For the past few weeks, I’ve been lasering harder than I have in years. The Glowforge has been running almost nonstop, and I’ve been experimenting with a material I’m really excited about — metal composite sheets that engrave with incredible detail and contrast.
The Products: Metal Composite Badges and Coins
This is where all the threads come together. I’ve been designing and producing laser-engraved cannabis culture badges and coins on metal composite material. These aren’t stickers you print on an inkjet — they’re engraved into metal, and they look and feel like something you’d actually want to collect.
Here’s what I’ve been making:

Mary Jane Mane and Cozy Canna Curls
Two original characters. Mary Jane Mane is a wild-haired lion surrounded by cannabis leaves — available in silver and black finishes. Cozy Canna Curls is the gold variant, same character with a warmer tone. These are some of my favorite pieces because the detail in the engraving really pops on the brushed metal surface.
The Copper Coin
This one is the centerpiece. A large copper-finish coin featuring a character with a grinder — the engraving on this piece is deep and the contrast between the copper surface and the burned lines gives it an almost antique coin feel.

High-Score Howie
A kid zoned out in front of a TV with a game controller, surrounded by snacks and smoke. “GAME OVER” on the screen. This one is engraved on a black and silver composite and it’s probably the most detailed piece in the collection. Every pixel of that retro TV came through clean.
The Lighter Coin
A zippo-style lighter with a cannabis leaf in the flame — simple, iconic, and it works at any size. This design engraves well on the silver composite and makes a great standalone piece.

Graded Card Keychains
I also made miniature graded card slab keychains. If you’re in the trading card hobby, you know what a graded slab looks like. These are laser-engraved replicas on black acrylic with a clip — a fun crossover between card collecting and cannabis culture.

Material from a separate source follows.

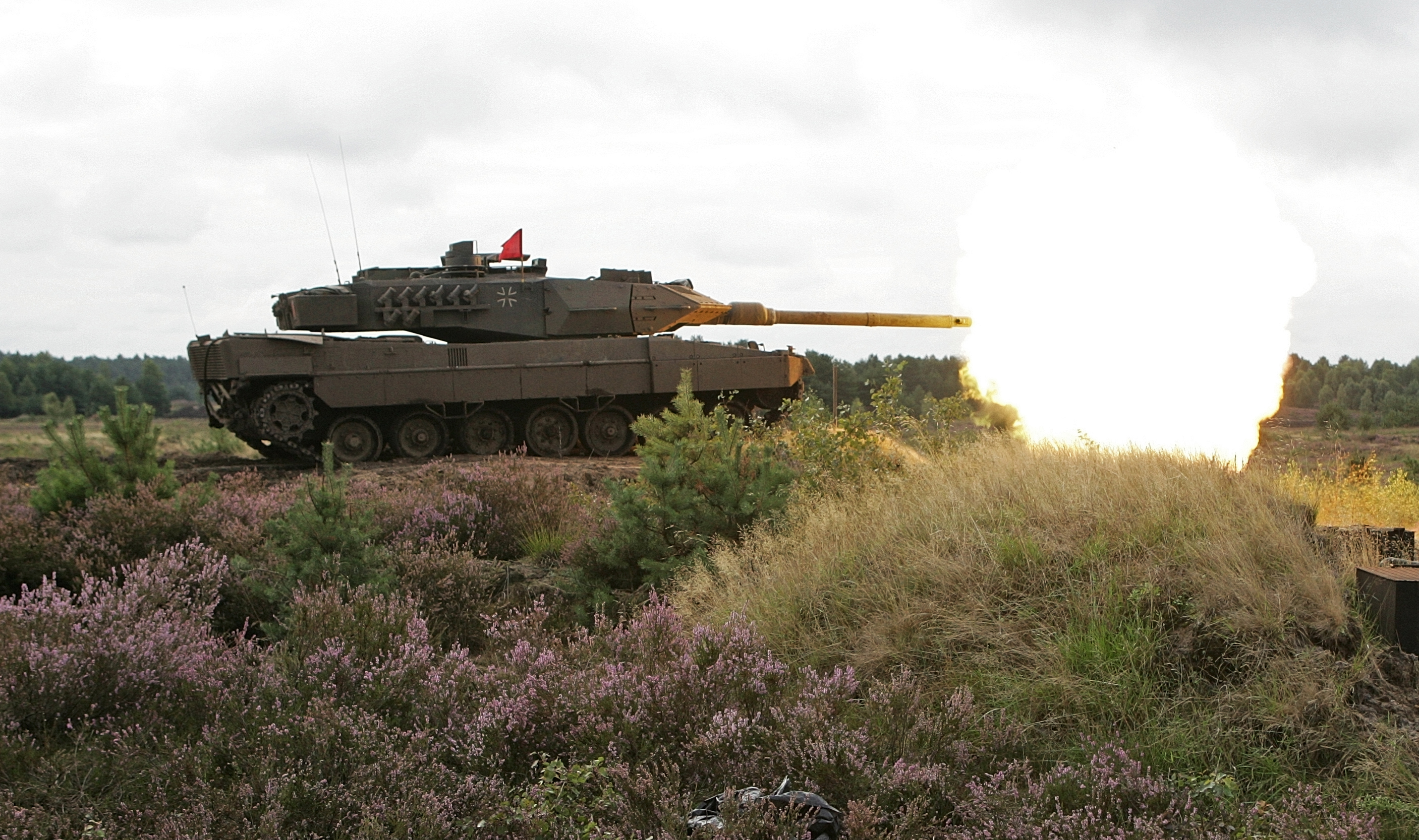 Scharfer Schuss eines Leopard 2A6 auf der Schiessbahn. Vorüben der Informationslehrübung Heer. Die Panzerlehrbrigade 9 stellt vom 4. bis 10. September die Fähigkeiten des deutschen Heeres auf dem Truppenübungsplätzen Munster und Bergen vor. Unterstützt wird die Lehrbrigade dabei vom Ausbildungszentrum Munster. In diesem Jahr wird das heutige und zukünftige Aufgabenspektrum des deutschen Heeres in dieser Lehrübung dargestellt. Die Informationslehrübung richtet sich in erster Linie an den Führernachwuchs der Bundeswehr, der Offizierschule des Heeres und Soldaten ausländischer Streitkräfte. ©Bundeswehr/Mandt

Introducing Nuggsco: A Marijuana Lifestyle Brand
I’ve owned the domain nuggsco.com for a while now. I originally had it set up to be a cat shop — and that was fine, but it never felt right. It was a placeholder for something I hadn’t figured out yet.
Now I have.
Nuggsco is becoming a marijuana lifestyle brand. Cannabis-themed art, laser-engraved metal products, apparel, and culture pieces — all designed and produced by me. I’m the sole female owner of both Cozyartz Media Group and Nuggsco, and this brand is built on my real experience with cannabis as medicine, not as a marketing gimmick.
What’s Next
I’m building out the full Nuggsco product line. More characters, more metal finishes, more products beyond badges and coins. I’m looking at coasters, display pieces, rolling tray inserts, and apparel with DTF prints of these designs.
These products are going to show up in our Whatnot live shows, on Nuggsco’s own storefront, and eventually through wholesale to smoke shops and dispensaries. The infrastructure is already in place — same Cloudflare edge stack that powers everything else I build.
This is the brand I was always supposed to make. It just took a layoff, a bankruptcy, and a whole lot of metal composite sheets to figure that out.